5. Systemically Important Core Investment Company (CIC-ND-SI) : CIC-ND-SI is an NBFC carrying on the business of acquisition of shares and securities.
6. Infrastructure Debt Fund: Non- Banking Financial Company (IDF-NBFC) : IDF-NBFC is a company registered as NBFC to facilitate the flow of long term debt into infrastructure projects.
7. Non-Banking Financial Company - Micro Finance Institution (NBFC-MFI): NBFC-MFI is a non-deposit taking NBFC having not less than 85% of its assets in the nature of qualifying assets.
8. Non-Banking Financial Company – Factors (NBFC-Factors): NBFC-Factor is a non-deposit taking NBFC engaged in the principal business of factoring. The financial assets in the factoring business should constitute at least 75 percent of its total assets and its income derived from factoring business should not be less than 75 percent of its gross income.
Salient Features of NBFCs:
Some of the important regulations relating to acceptance of deposits by NBFCs are as under:
1. NBFCs are allowed to accept/renew public deposits for a minimum period of 12 months and maximum period of 60 months. They cannot accept deposits repayable on demand.
2. NBFCs cannot offer interest rates higher than the ceiling rate prescribed by RBI from time to time. The present ceiling is 12.5 per cent per annum. The interest may be paid or compounded at rests not shorter than monthly rests.
3. NBFCs cannot offer gifts/incentives or any other additional benefit to the depositors.
4. NBFCs (except certain AFCs) should have minimum investment grade credit rating.
5. The deposits with NBFCs are not insured.
6. The repayment of deposits by NBFCs is not guaranteed by RBI.

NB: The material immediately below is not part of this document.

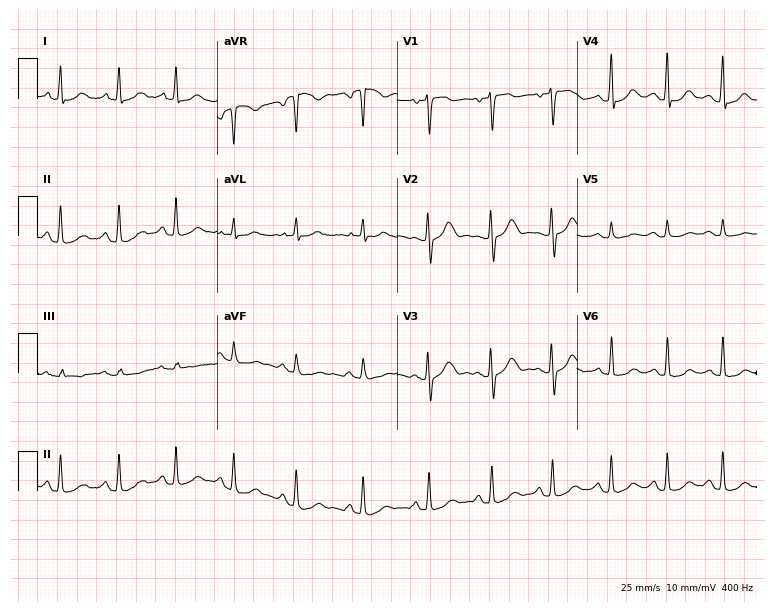
12-lead ECG from a 41-year-old woman. No first-degree AV block, right bundle branch block, left bundle branch block, sinus bradycardia, atrial fibrillation or sinus tachycardia recorded for this tracing.
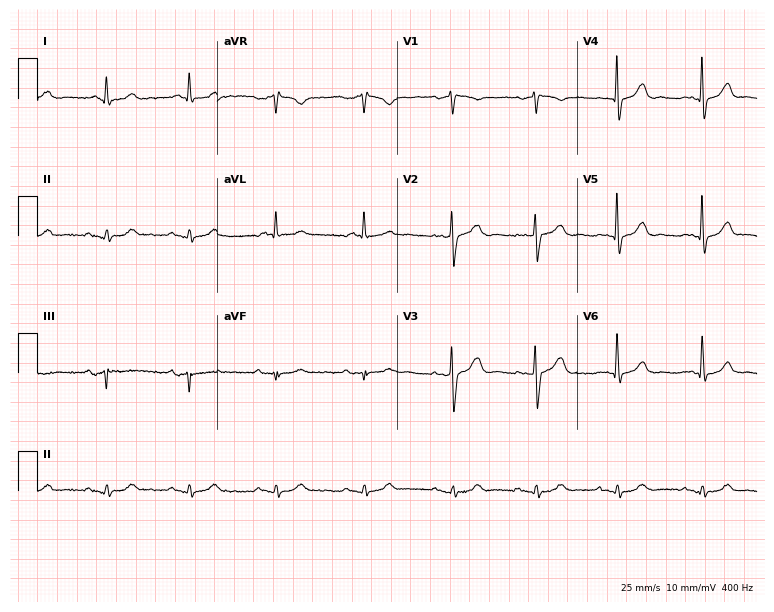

7. Certain mandatory disclosures are to be made about the company in the Application Form issued by the company soliciting deposits.
Supervision and Inspection of NBFCS by RBI:
The RBI conducts on-site inspection and off-site surveillance of NBFCs. Off-site surveillance is undertaken by calling for periodical returns. These are generally fortnightly, monthly or annual returns.
The on-site inspection is mainly used to ensure that the interest of the depositors is well protected and these funds are not in danger of vanishing through losses or otherwise.
For this purpose, the RBI ensures whether asset classification is done properly, whether provisioning and reserve requirements are done as per requirements, whether books of accounts truly reflect the financial health of the company, whether loan assessment has been made properly etc., and the inspection is carried on once a year or two depending upon the public deposit level of NBFC.
The RBI conducts the inspection under the system known as the alphabets of CAMELS. It stands for
C = Capital Adequacy requirements
A = Asset quality, like standard etc., assets
M = Management, the level and expertise and appraisal capacity of management.
E = Earning capacity of NBFC
L = Liquidity, the level of liquidity and the components of liquidity are verified.
S = Systems and control exist in the NBFC, its effectiveness etc.